Holy Week: Remembering Jesus. And Sefton.

I read recently that, as a child, Prince Harry liked to  breakfast on a treacle tart and would ask his mother to write a note to the chef: ‘Mummy says it’s okay.’

At last I can honestly say I have something in common with a member of the royal family beyond an aversion to Nicholas Witchell. Because I love pastries for breakfast too. I’ll go further. I wouldn’t say no to a bun, fruit pie or cake for breakfast either.

And that’s what I love about Easter.

At Easter, you get to eat buns for breakfast without judgement. In fact, because of the symbolic cross bit of the hot cross buns, you actually get to look devout and full of faith. 
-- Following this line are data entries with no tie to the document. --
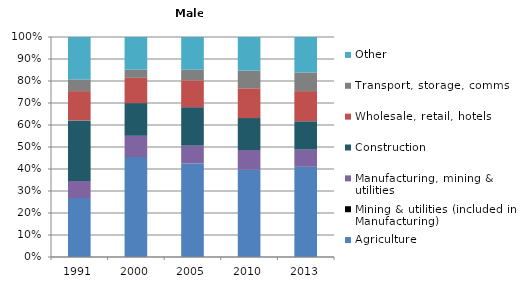
| Category | Agriculture | Mining & utilities (included in Manufacturing) | Manufacturing, mining & utilities | Construction | Wholesale, retail, hotels | Transport, storage, comms | Other |
|---|---|---|---|---|---|---|---|
| 1991.0 | 26.8 |  | 7.8 | 27.5 | 13.3 | 5.3 | 19.3 |
| 2000.0 | 45.5 |  | 9.7 | 14.9 | 11.5 | 3.7 | 14.9 |
| 2005.0 | 42.5 |  | 8.1 | 17.5 | 12.2 | 4.8 | 14.9 |
| 2010.0 | 39.6 |  | 9 | 14.5 | 13.5 | 8 | 15.3 |
| 2013.0 | 41 |  | 7.8 | 12.9 | 13.7 | 8.5 | 16.1 |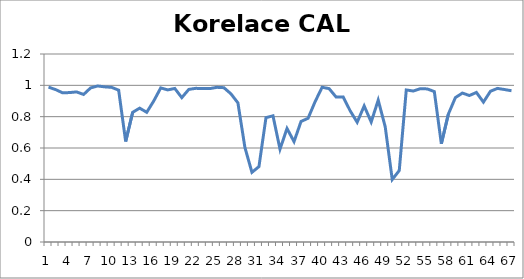
| Category | Korelace CAL 15 |
|---|---|
| 0 | 0.988 |
| 1 | 0.973 |
| 2 | 0.952 |
| 3 | 0.954 |
| 4 | 0.958 |
| 5 | 0.942 |
| 6 | 0.984 |
| 7 | 0.996 |
| 8 | 0.99 |
| 9 | 0.987 |
| 10 | 0.969 |
| 11 | 0.641 |
| 12 | 0.828 |
| 13 | 0.854 |
| 14 | 0.828 |
| 15 | 0.9 |
| 16 | 0.984 |
| 17 | 0.971 |
| 18 | 0.98 |
| 19 | 0.921 |
| 20 | 0.974 |
| 21 | 0.981 |
| 22 | 0.979 |
| 23 | 0.979 |
| 24 | 0.987 |
| 25 | 0.985 |
| 26 | 0.946 |
| 27 | 0.888 |
| 28 | 0.603 |
| 29 | 0.445 |
| 30 | 0.481 |
| 31 | 0.794 |
| 32 | 0.805 |
| 33 | 0.593 |
| 34 | 0.725 |
| 35 | 0.641 |
| 36 | 0.77 |
| 37 | 0.79 |
| 38 | 0.895 |
| 39 | 0.987 |
| 40 | 0.979 |
| 41 | 0.925 |
| 42 | 0.926 |
| 43 | 0.838 |
| 44 | 0.764 |
| 45 | 0.868 |
| 46 | 0.766 |
| 47 | 0.906 |
| 48 | 0.735 |
| 49 | 0.399 |
| 50 | 0.456 |
| 51 | 0.97 |
| 52 | 0.964 |
| 53 | 0.979 |
| 54 | 0.977 |
| 55 | 0.96 |
| 56 | 0.627 |
| 57 | 0.816 |
| 58 | 0.922 |
| 59 | 0.951 |
| 60 | 0.935 |
| 61 | 0.955 |
| 62 | 0.893 |
| 63 | 0.962 |
| 64 | 0.98 |
| 65 | 0.973 |
| 66 | 0.965 |

Not that this means anything to me these days; it’s been a long time since Jesus and I split up.  I got tired of waiting for him to deliver on his promises. (My other fantasy figure, Father Christmas, was so much more reliable.)

Easter was a big thing at the Catholic boarding school I attended. In 1983, Easter fell early, which meant all pupils were required to stay at school for Holy Week.

Ok, so it wasn’t the Ecuadorian embassy, but it was frustrating to be imprisoned in the convent while our pals were already enjoying their Easter holidays without us. How empty the slopes of Avoriaz must have been that weekend!

Of course, there were no hot cross buns for breakfast, just the usual fare of cereals and toast and wet scrambled egg.

We ate it anyway because nobody wants to sit in mass feeling hungry. Communion wafer is not known to be especially filling.

The week dragged on. We were living in the analogue age – no smart phones, no tablets, only the one computer which belonged to the maths department – so we just got bored.

If you were lucky, you might be able to get hold of a copy of The Thorn Birds from one of the sixth form and read about priests with good looks and sex appeal. (Colleen McCullough beat Fleabag to it, right?)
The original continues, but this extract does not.